▶ _What needs to be done_:
Below are some records; work out how many of their lines contain "Category" and give the number only.

[Dataset excerpts]
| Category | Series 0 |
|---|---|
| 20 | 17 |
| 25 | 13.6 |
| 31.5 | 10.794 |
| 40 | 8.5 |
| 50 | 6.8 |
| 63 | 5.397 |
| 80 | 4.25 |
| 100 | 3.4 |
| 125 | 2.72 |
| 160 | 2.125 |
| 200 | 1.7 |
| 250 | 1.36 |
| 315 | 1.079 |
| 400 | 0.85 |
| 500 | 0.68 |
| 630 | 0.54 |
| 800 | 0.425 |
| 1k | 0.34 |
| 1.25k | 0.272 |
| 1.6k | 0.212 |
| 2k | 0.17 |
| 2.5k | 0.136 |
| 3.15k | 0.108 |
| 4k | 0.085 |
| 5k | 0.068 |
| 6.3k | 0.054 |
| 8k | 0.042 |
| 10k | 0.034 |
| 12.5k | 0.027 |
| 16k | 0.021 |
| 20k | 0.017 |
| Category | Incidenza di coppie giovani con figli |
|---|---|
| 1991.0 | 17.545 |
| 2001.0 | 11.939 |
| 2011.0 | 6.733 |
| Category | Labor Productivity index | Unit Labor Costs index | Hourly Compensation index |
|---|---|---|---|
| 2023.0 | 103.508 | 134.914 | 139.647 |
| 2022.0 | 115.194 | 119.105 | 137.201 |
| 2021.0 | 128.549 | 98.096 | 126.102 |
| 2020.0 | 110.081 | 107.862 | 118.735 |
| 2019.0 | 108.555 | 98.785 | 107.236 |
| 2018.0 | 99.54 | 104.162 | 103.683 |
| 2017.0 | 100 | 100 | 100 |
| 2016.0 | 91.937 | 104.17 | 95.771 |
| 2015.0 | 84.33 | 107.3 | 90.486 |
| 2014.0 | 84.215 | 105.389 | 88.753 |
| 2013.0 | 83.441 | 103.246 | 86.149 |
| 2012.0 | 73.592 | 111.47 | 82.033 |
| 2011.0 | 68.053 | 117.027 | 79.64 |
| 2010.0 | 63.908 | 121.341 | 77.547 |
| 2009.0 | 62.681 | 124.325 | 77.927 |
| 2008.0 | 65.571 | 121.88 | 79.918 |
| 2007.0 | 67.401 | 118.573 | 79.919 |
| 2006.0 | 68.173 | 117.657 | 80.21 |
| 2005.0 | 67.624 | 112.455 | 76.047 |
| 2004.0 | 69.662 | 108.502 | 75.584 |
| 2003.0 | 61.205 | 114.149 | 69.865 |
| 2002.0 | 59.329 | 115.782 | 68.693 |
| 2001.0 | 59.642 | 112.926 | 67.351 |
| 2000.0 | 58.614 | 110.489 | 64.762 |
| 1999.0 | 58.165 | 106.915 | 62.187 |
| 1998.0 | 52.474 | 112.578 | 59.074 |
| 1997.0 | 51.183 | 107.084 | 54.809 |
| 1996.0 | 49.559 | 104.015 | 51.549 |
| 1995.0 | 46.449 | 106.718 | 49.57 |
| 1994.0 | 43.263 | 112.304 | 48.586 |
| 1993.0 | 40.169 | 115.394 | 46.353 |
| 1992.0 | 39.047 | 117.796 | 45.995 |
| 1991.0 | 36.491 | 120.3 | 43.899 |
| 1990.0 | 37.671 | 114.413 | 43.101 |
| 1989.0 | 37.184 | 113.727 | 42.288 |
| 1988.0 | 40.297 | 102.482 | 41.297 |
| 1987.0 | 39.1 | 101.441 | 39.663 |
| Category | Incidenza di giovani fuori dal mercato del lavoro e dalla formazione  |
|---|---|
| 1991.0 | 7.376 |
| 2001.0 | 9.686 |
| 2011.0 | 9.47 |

▶ _Solved exercise_:
4